Letting the curry boil hard once the chicken is in. Target: A gentle simmer — small bubbles breaking lazily, not a rolling boil. Why it matters: A violent boil seizes the chicken proteins and squeezes them dry, and it can also make the coconut sauce split into oil and curdled solids. Low, steady heat keeps the chicken thigh tender and the sauce smooth. What to do: Bring it just to a simmer, then hold it there; thighs are forgiving but still want gentle heat. Cook until the chicken is fully done — opaque all the way through with no pink at the center and the juices running clear.
Boiling the kaffir lime leaves and Thai basil with everything else. Target: Lime leaves torn in near the end; Thai basil stirred in during the last minute, off or nearly off the heat. Why it matters: Their aroma lives in volatile oils that evaporate fast. Long simmering boils that fragrance away and leaves the basil black and bitter, so the bright top notes that define the curry vanish. What to do: Build and season the body of the curry first, then add the torn lime leaves and basil right at the finish so their perfume stays in the bowl.
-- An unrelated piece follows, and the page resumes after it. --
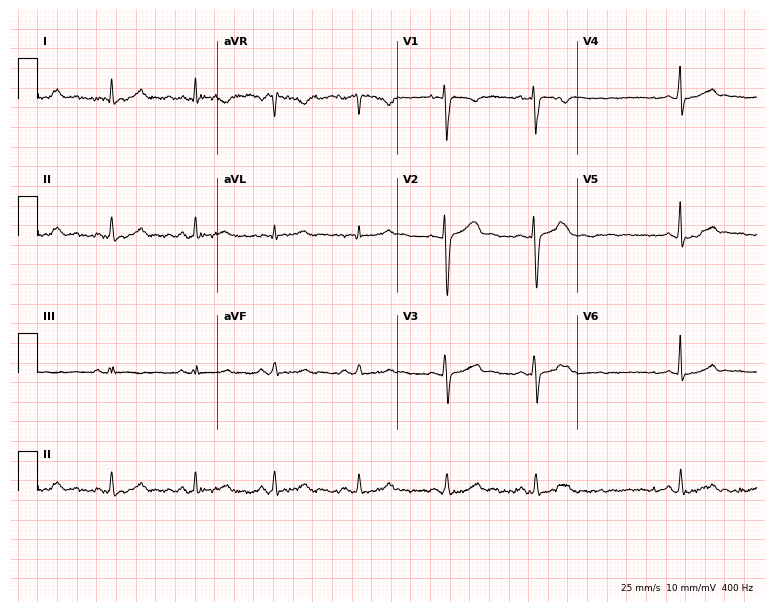
12-lead ECG from a 30-year-old female patient. Recorded interpretation: within normal limits.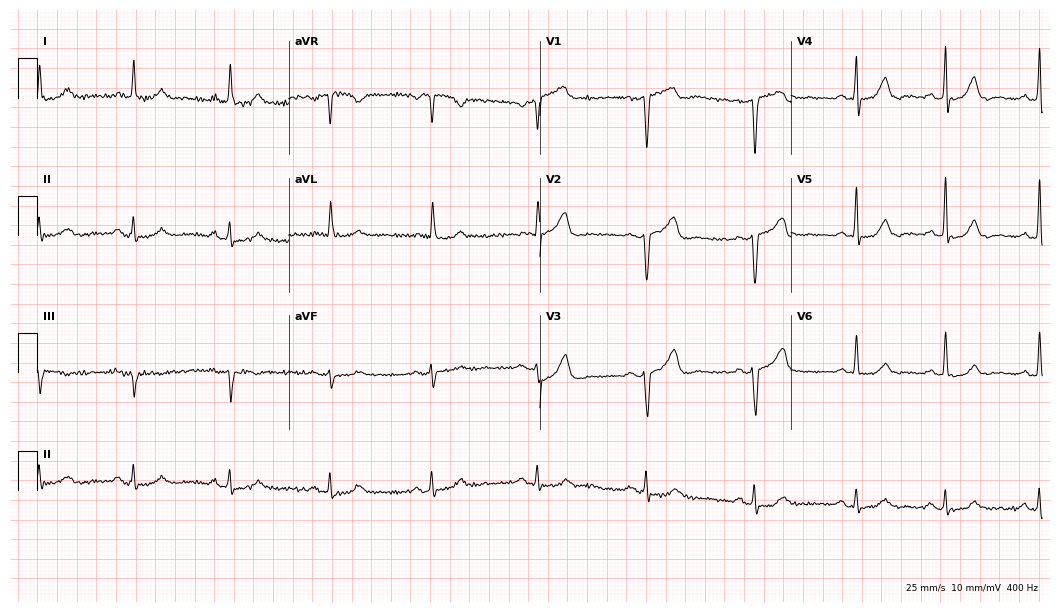
Resting 12-lead electrocardiogram. Patient: a female, 67 years old. Read as a normal ECG.

Seasoning with fish sauce too early and too blindly. Target: Fish sauce added toward the end, in stages, tasting as you go. Why it matters: Fish sauce (a salty, savory liquid made from fermented fish) is the salt of the dish and it concentrates as the sauce reduces. Dumping it in at the start risks an over-salty, flat curry once it cooks down, with no easy way back. What to do: Underseason early, then adjust with fish sauce at the end and balance against a little palm sugar; the target is salty-savory lifted by sweetness and chili heat, not salt alone.
What to look for
- Cracked coconut cream: a slick of clear orange-red oil pooling and shimmering on the surface, and a toasted, fragrant smell. That separated oil is the signal the paste is frying, not stewing.
- Properly cooked chicken: firm and opaque all the way through, with clear (not pink) juices. Bite-sized thigh pieces should be tender but never translucent at the center.
- Thai eggplant: just-tender when pierced, still holding its round shape and pale color. Collapsed and brown means it has gone past done and into mush.
- Finished curry: a thin film of red-tinted oil floating on a glossy, deep-colored sauce, with the herbs bright green on top. That sheen of oil riding on the surface is the classic look of a red curry that was built correctly.
A note on history
Gaeng phed (แกงเผ็ด) is among the older Thai curries and is associated with central Thailand, built on a paste of dried red chilies with aromatics such as lemongrass, galangal, garlic, shallots, and shrimp paste, then cooked in coconut milk (Wikipedia: Red curry). Its lineage reflects long cultural exchange: paste-based seasonings in the region predate the chili, and the dried red chilies that give this curry its color and heat arrived with Portuguese contact in the 16th century (Wikipedia: Red curry). The red ("phed," meaning hot/spicy) paste is distinct from the green-curry paste built on fresh green chilies.